We then estimated the time of disappearance for each of these 2,500-plus U.S. political groups by taking the latest date seen on their posts and other group activity. Based on our reporting and the timing of spikes in group disappearances, which often coincided with Facebook’s announcements of group suspensions, we believe the majority of them were removed by Facebook. However, some may have been deleted or removed from public view by their own administrators. We shared the list of more than 2,500 groups with Facebook and asked it to clarify whether they were removed by the company or taken offline by their own administrators. Facebook did not respond to our questions about these groups or any other of our quantitative findings.
We used these labeled offline groups to predict which of the still-online groups within our sample were also U.S. political groups. We used posts from the offline groups to train a text classification model to predict whether a post was from a U.S. political group and ran it against all the posts from each group in our data set. We labeled a group as a likely U.S. political Facebook group when the mean prediction for its posts was over 0.5 (1.0 indicates that the model predicts with maximum probability that the post is from a U.S. political group). We used this labeling method to identify over 27,000 likely U.S. political groups with posts between Election Day and Jan 6. We hand-checked a sample of the groups to calculate an estimate of the proportion of groups that were actually U.S. political groups, and got a precision rate of about 79 percent.

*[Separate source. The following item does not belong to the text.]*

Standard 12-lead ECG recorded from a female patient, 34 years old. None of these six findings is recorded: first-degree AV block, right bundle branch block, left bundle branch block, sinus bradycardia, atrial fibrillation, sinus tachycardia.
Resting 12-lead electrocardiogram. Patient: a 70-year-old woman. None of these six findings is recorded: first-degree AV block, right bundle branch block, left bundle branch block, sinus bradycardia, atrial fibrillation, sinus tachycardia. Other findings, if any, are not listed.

To count the number of posts that specifically sought to delegitimize the election results, we examined 18.7 million posts from Election Day through Jan. 6 within the likely U.S. political Facebook groups. We separated out posts from groups with “Stop the Steal” in their name and calculated which keywords and phrases were disproportionately common in posts from those groups using a text-analysis technique called TF-IDF. Then, we handpicked the terms and keywords that were meaningfully linked to election delegitimization theories (e.g., “stop the steal,” “steal the election,” “every legal vote”). We had about 60 terms that indicated delegitimization on their own, plus 86 more in two buckets that, if terms from both buckets were present, indicated delegitimization (e.g., a reference to absentee ballots on its own did not indicate delegitimization, but a reference to “absentee ballots” and “fraud” did.) We identified about 1.03 million posts that likely referenced delegitimization. Finally, we hand-checked a sample of these posts to estimate the proportion that actually sought to delegitimize the election, and got a precision rate of about 64 percent. (False positives included mainstream news articles, debunks of fraud claims, and references to other countries’ elections.) We arrived at our final estimate of delegitimizing posts by multiplying the two together, to get an estimate of a bit more than 655,000.

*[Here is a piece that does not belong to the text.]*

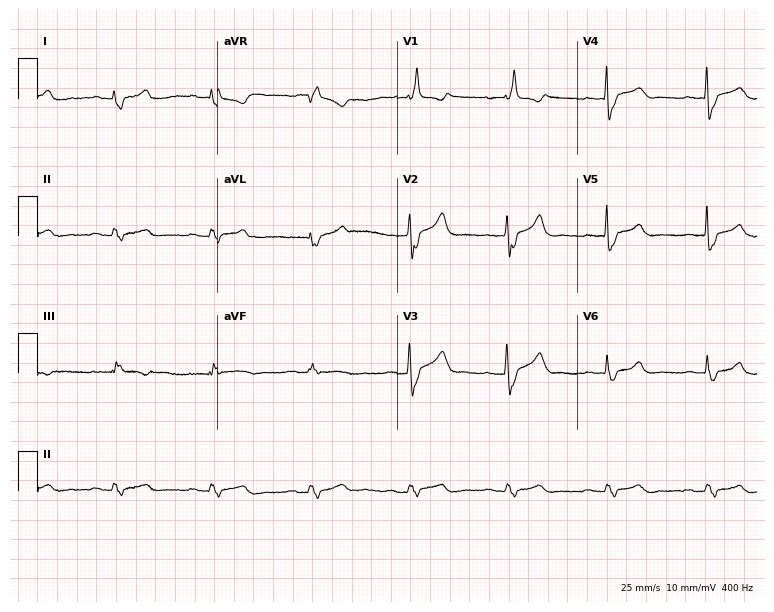
12-lead ECG from a 56-year-old male patient. Findings include right bundle branch block.
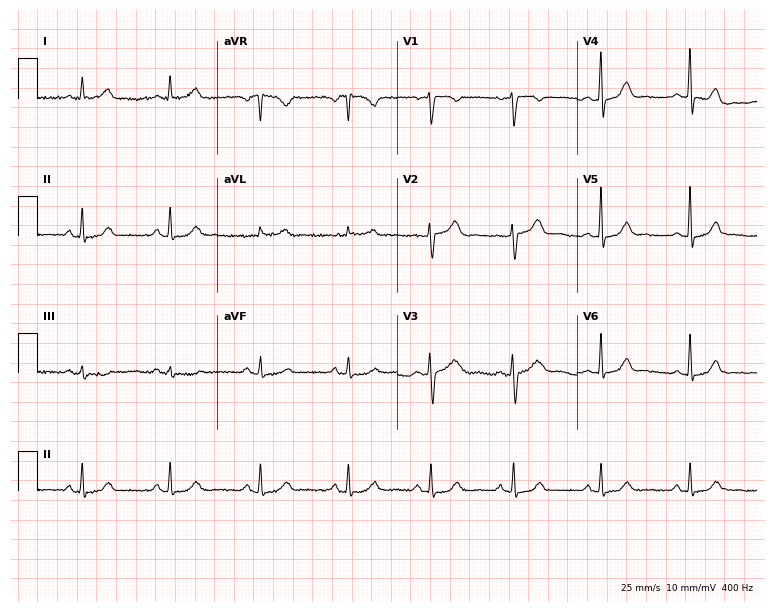
Resting 12-lead electrocardiogram (7.3-second recording at 400 Hz). Patient: a 43-year-old woman. None of these six findings is recorded: first-degree AV block, right bundle branch block, left bundle branch block, sinus bradycardia, atrial fibrillation, sinus tachycardia. Other findings, if any, are not listed.

Because of CounterAction’s sampling method, the groups we analyzed are likely to contain a greater proportion of right-wing groups than the platform as a whole. The activity of the right-wing groups we analyzed matches with the findings of our reporting, and group activity in our sample coincided with Facebook’s public announcements about group removals. However, we would need additional outside data to analyze whether groups in our sample are representative of the broader platform. We sampled and checked precision rates in our analysis based on a 5 percent margin of error and 95 percent confidence level.